Dua UKM tersebut, CV Kajeye Food, di Jalan  Polowijen Kota Malang milik H. Kristiawan dan CV Jago Jaya, di Pakis Kabupaten Malang milik Jaeri. Dua UKM tersebut bergerak dalam industri olahan buah.

Dosen STIE Malangkucecwara yang membantu UKM itu masing-masing, Dra Siti Munfaqiroh, M.Si, Enggar Nursasi, SE, MM, Ak, dan Uke Prajoga ST, MM. Tujuannya agar kedua UKM tersebut go internasional. Bantuan yang diberikan berupa pelatihan, pemberian teknologi untuk mendukung proses produksi, bantuan pembiayaan kemasan yang beserta  angka kecukupan gizi, serta sarana media pemasaran berupa website dan katalog.

Dra Siti Munfaqiroh, M.Si membeberkan, bantuan yang diberikan tersebut memang untuk mendukung serta mendorog kedua UKM agar  mampu bersaing secara kompetitif di luar negeri. Ia berharap ditahun ketiga, CV Kajeye Food dan CV Jago Jaya sudah mempunyai nilai standar  kompetitif untuk go internasional.

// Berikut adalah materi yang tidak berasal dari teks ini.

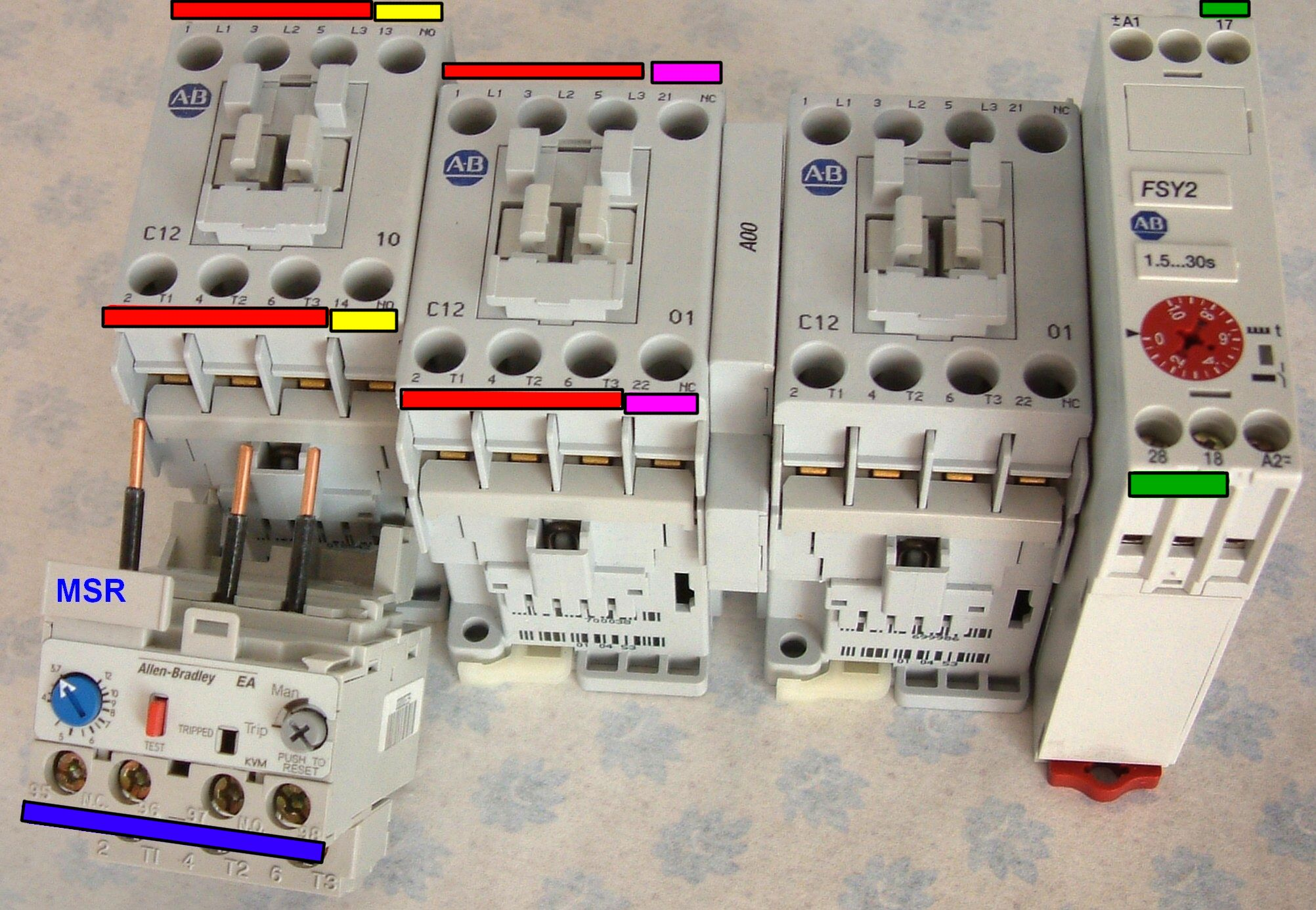 Schützen für Stern - Dreieck MOTORSTARTER mit mechanischer Verriegelung (A00) Motorschutzrelais (unten links) und Zeitrelais (ganz rechts) die Klemmennummern sind gut sichtbar.

“Keduanya memang sudah pernah memasarkan keluar negeri. Untuk CV Kajeye Food, pernah dipasarkan ke Jepang, dan CV Jago Jaya ke Malaysia. Namun, kami ingin lebih mendukung lagi, agar pasarnya lebih luas lagi,” terang dosen Ekonomi Manajemen yang akrab disapa Riroh ini.

Ia dan timnya juga telah membantu dalam perubahan kemasan yang dinilai lebih berstandar  internasional. Kemasan sebelumnya hanya aluminium foil, diperbaharui dengan kemasan rhotogravure. Tidak hanya kemasan, Riroh mengatakan, hal lain yang mendukung perluasan pasar internasional bagi kedua UKM tersebut adalah proses produksi.

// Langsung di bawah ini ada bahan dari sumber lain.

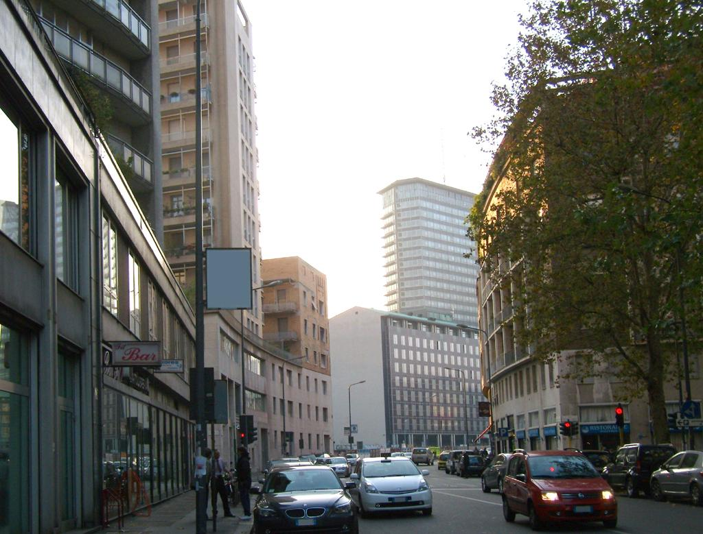 Via Pirelli, nel Centro Direzionale di Milano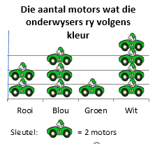 ŉ Piktogram bestaan uit prentjies of simbole.

“Untuk mendukung proses produksi, kami memberikan frozen box untuk menyimpan buah-buahan yang masih belum terpakai, spinner untuk mengurangi kadar minyak setelah digoreng, juga memperbaiki rasa, serta tahan lama. Lalu evaporator untuk diverifikasi produk. Kami juga memberikan wajan penjenangan untuk mengurangi kadar air dalam buah,” jelasnya.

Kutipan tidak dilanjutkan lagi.